Saturday, January 1, 2011

Grover Cleveland and the Confederate Flag Controversy

Greetings Cosmic Americans!

With all the whoop-dee-do about Confederate flags these days I thought I might revisit an episode in the flag saga writ large. No, we are not dealing with Rebel flags flying above statehouses in the South, or kids wearing Confederate t-shirts to school.

This story has to do with the president of the United States returning captured Confederate battle flags to their previous owners - former Rebels who many considered traitors. Here's a snippet from my upcoming book on Civil War veterans regarding this troubling affair:

The plan, spearheaded in 1887 by President Grover Cleveland, the only Democrat elected to the White House between Lincoln’s election in 1860 and the election of Virginia-born Woodrow Wilson in 1912, suggested a reconciliatory gesture on the part of the federal government.

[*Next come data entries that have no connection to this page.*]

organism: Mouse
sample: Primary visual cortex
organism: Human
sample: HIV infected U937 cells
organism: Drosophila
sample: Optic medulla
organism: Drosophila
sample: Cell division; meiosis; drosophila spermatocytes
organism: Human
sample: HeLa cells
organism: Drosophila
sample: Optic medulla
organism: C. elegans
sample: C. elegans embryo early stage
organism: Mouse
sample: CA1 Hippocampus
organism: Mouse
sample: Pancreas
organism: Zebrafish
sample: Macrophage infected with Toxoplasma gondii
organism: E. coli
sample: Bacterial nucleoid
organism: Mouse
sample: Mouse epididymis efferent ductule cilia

Cleveland was already at odds with Union veterans – especially with the comrades of the GAR. Having avoided military service by purchasing a substitute – a Polish immigrant named George Brinski – Cleveland spent the war years practicing law safely in Buffalo, New York. This did not sit well with veterans who had faced death on the battlefield. Further, suspecting corruption within the veterans’ pension lobby, Cleveland vetoed a number of allegedly dubious pension bills, actions that did not win him support from the veterans of the GAR, MOLLUS or any other Union veterans’ organizations.

But nothing rankled the veterans more than Cleveland’s proposal to return Rebel flags to the South. Members of the GAR, including Commander-in-Chief Lucius Fairchild, turned vicious. Cleveland even received threats of physical violence. In June 1887 a group of Ohioan veterans resolved that the order to return Confederate flags was “a Dastard outrage and Disgrace to all Patriotic American citizens.” Although Cleveland eventually reconsidered his plans, he could not turn back the clock. Quite possibly, considering the narrow election results in 1888 and the number of voting GAR comrades, Cleveland’s actions in this regard might have cost him reelection.

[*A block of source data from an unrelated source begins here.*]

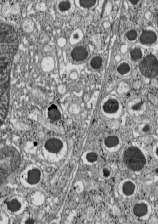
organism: C57BL Mouse
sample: Pancreatic islet
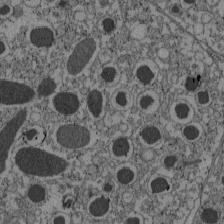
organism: C57BL Mouse
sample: Pancreatic islet
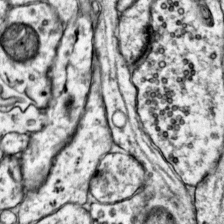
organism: Mouse
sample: Primary visual cortex
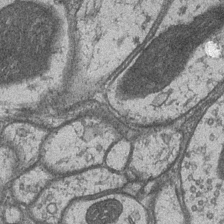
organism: Drosophila
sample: Optic medulla
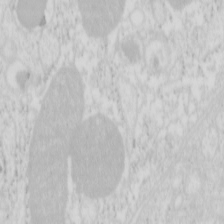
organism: Mouse
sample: Pancreas
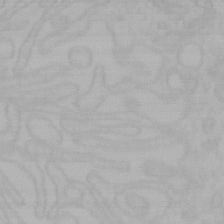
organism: Mouse
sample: Choroid plexus
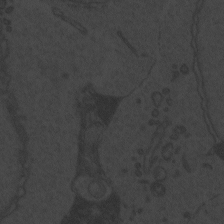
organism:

Any indications that Confederate flags, considered treasonous emblems by many Union veterans, would be returned to southern states fueled bitter opposition. A few disparaged the flags’ very existence. One Union veteran even suggested destroying the treasonous banners. “I confess a regret that we did not burn them up 40 years ago,” he lamented, “They are about as valuable as confederate money.” Early in the twentieth century, when President Theodore Roosevelt and reconciliationist members of Congress once again proposed reuniting former Confederates with their captured colors, GAR men and other veterans fired away with bitter rancor. One collection of post minutes suggest discussions in unanimous agreement concerning what many considered no less than a diabolical scheme to honor treason. Reporting on an address given to Brooklyn Post, 233, Department of New York, by department commander Alan C. Baker, the post recording officer noted in March 1905 that the congressional bill supporting the return of Confederate flags “was in every way a most reprehensible thing to carry out.” For an organization where “No discussion or controversy of partisan political character, or of nature to impair harmony [was] permitted,” veterans took a decidedly partisan stance.

So, as you can see...the whole flag controversy thing has been around for quite a while. And I don't see it going anywhere soon.